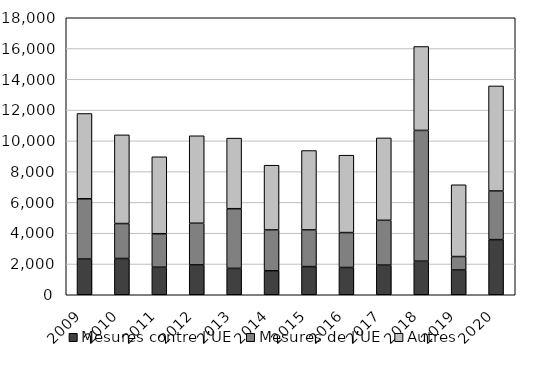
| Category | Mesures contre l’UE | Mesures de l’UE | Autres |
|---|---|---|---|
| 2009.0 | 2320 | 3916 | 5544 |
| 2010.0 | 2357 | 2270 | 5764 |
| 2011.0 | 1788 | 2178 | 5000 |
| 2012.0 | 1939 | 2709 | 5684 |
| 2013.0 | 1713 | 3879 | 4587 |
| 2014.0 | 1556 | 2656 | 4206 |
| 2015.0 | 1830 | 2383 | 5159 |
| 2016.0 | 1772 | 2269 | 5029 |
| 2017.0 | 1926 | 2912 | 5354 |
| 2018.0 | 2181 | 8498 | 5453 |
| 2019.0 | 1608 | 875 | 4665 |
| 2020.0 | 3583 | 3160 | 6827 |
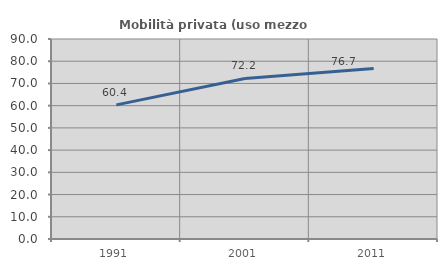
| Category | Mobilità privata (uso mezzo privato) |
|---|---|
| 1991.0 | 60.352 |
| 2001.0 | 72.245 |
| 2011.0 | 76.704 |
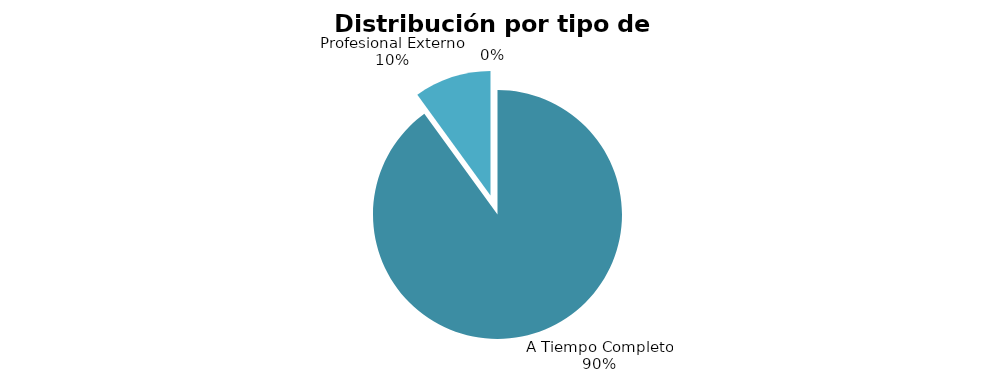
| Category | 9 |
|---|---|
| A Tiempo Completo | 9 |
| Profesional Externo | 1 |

· · · ·

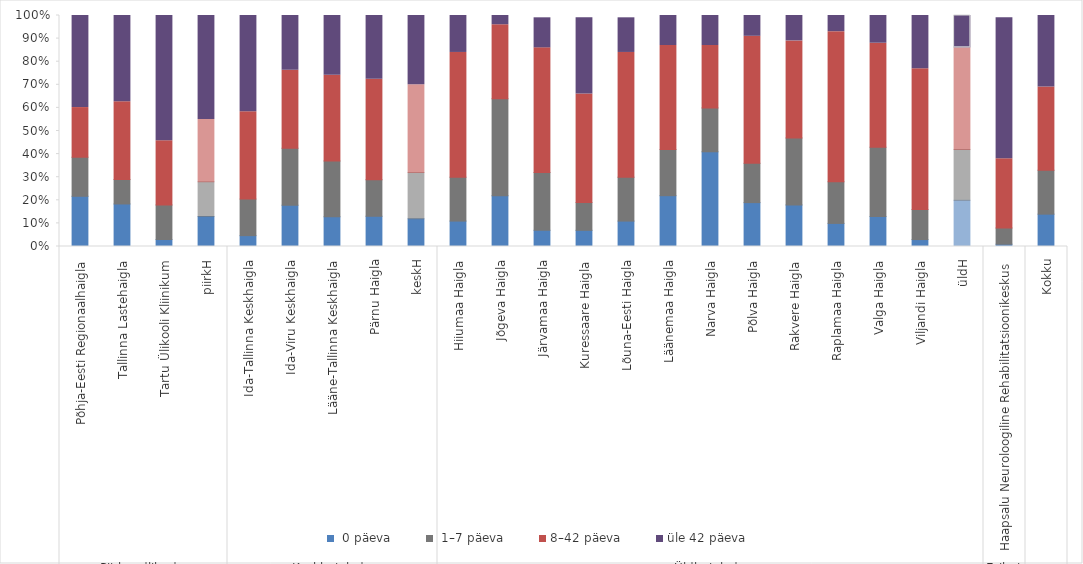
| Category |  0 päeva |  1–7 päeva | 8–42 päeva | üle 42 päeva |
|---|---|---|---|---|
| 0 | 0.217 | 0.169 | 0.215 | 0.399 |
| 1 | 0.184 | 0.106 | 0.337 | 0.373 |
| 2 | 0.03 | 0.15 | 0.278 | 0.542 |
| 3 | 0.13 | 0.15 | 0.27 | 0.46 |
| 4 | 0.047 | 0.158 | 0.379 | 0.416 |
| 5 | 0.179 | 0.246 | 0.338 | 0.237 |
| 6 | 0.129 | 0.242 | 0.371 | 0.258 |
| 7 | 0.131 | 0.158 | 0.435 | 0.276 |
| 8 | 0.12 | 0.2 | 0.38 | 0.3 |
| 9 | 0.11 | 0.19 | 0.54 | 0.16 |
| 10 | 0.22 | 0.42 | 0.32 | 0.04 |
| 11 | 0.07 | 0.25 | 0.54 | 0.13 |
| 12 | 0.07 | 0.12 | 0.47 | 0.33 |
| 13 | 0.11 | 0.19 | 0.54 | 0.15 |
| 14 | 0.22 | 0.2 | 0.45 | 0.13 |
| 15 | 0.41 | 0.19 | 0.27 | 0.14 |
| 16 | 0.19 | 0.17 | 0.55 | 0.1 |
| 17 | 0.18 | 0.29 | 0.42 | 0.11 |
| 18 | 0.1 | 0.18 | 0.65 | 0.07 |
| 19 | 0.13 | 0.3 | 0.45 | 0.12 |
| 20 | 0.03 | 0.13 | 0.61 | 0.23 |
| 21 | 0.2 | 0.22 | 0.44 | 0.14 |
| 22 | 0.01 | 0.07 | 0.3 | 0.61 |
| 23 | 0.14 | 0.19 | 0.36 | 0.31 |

· · · ·

• **To do**:
In the listing above, find the line containing "3160 | 6827 |". Output it and every line after it up to and including the line containing "Externo | 1 |", exactly, but skip the pictures.

• **Response to this exercise**:
| 2020.0 | 3583 | 3160 | 6827 |
| Category | Mobilità privata (uso mezzo privato) |
|---|---|
| 1991.0 | 60.352 |
| 2001.0 | 72.245 |
| 2011.0 | 76.704 |
| Category | 9 |
|---|---|
| A Tiempo Completo | 9 |
| Profesional Externo | 1 |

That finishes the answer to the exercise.